A recognition of how the world has changed since 1982 is vital in understanding how these deadly calculations are likely to play out. Forty years ago, the geopolitical terrain was shaped by the aftereffects of Israeli military victories over Egypt and Syria in 1967 and the political surrender of Egypt’s rulers through the peace process with Israel which began in 1978. Today, the salient features of the regional system of imperialist competition are the aftereffects of US defeat in Iraq in the wake of the 2003 invasion and Iran’s slow and steady re-emergence as a regional power partly as result of US miscalculations in Iraq and thanks to its leaders’ backing for the Assad regime’s brutal counter-revolutionary war in Syria. Hezbollah’s military capabilities have been honed in this context and its arsenal has grown in scale not simply as a result of the continued threat to Lebanon posed by Israel, but also as a protagonist in the Syrian civil war.

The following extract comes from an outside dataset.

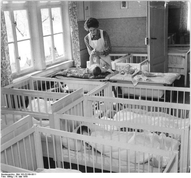 Ingersleben, Blick in die Kinderkrippe Zentralbild Wittig 16.5.1958 Ein Dorf in unserer Republik Ein Dorf wie viele andere ist die kleine Gemeinde Ingersleben-Landkreis Erfurt. Von ihren 1800 Einwohnern sind ca. 50% Bauern. Die landwirtschaftliche Nutzfläche des Dorfes beträgt ca. 900 ha. 250 ha werden von der LPG bestellt. Nach 1945 hat sich das Dorfbild grundlegend verändert und so entstanden unter Mithilfe der Dorfbewohner 1 Kindergarten, 1 Kinderkrippe, 1 Sportplatz, 1 Gemeindeschwesterstation, 1 Jugendzimmer. Die gemeindeeignen Gebäude, die 1945 vom ehemaligen Rittergut in sehr schlechtem Zustand übernommen werden, sind instand gesetzt worden. Dem Bürgermeister der Gemeinde Otto Kein, ist von Beruf Maurer. 1929 gründete er den Kommunistischen Jugendverband in Ingersleben und war Vorsitzender der KPD-Ortsgruppe. Nach dem Reichstagsbrand im Jahre 1933 wurde er von den Faschisten verhaftet. Nach seiner Freilassung arbeitete er wieder in seinem erlernten Beruf. Getragen vom Vertrauen der Gemeinde bekleidet er seit 1945 das Amt des Bürgermeisters. Ubu: Unbesorgt können die werktätigen Mütter ihrer Arbeit nachgehen, denn in der Kinderkrippe der Gemeinde sind ihre Kleinen gut aufgehoben. Die Unterbringung, Verpflegung und Wäschewaschen ist kostenlos.

Has Israel’s role in the region altered from that of being a lonely colonial outpost, certain of its “qualitative military edge” over all potential rivals, to jostling for domination with other regional states? US worries about protecting its own forces in a multi-front conflict, let alone defending its allies in the Gulf and their vital oil infrastructure from possible Iranian attack were clearly on display in the blunt comments of US commanders who warned their Israeli counterparts in June not to expect a repeat of their rapid intervention to help foil the Iranian drone strikes on Israeli targets in April, in a scenario of regional war.[10]

Where does the analysis of this deadly escalation leave the anti-war and Palestine solidarity movements? The first point to remember is that it is Israel’s combined character as racist settler-colony and watchdog for Western imperialism which is leading the region towards this abyss. Moreover, as has been the case since before Israel’s foundation, the primary responsibility for the carnage lies with the leaders of the Western imperialist powers who have enabled this and every previous wave of ethnic cleansing, war and genocide. We cannot waver in our unconditional solidarity with the Palestinian struggle for liberation, and the rights of people in every land menaced by colonial domination or imperialist aggression to defend themselves through armed struggle, whether they are in Palestine, Lebanon, Yemen or Iran. Dismantling the systems of oppression embodied in Israel’s racist state will be necessary to achieve peace and justice for everyone in the Middle East – whatever faith they profess or language they speak.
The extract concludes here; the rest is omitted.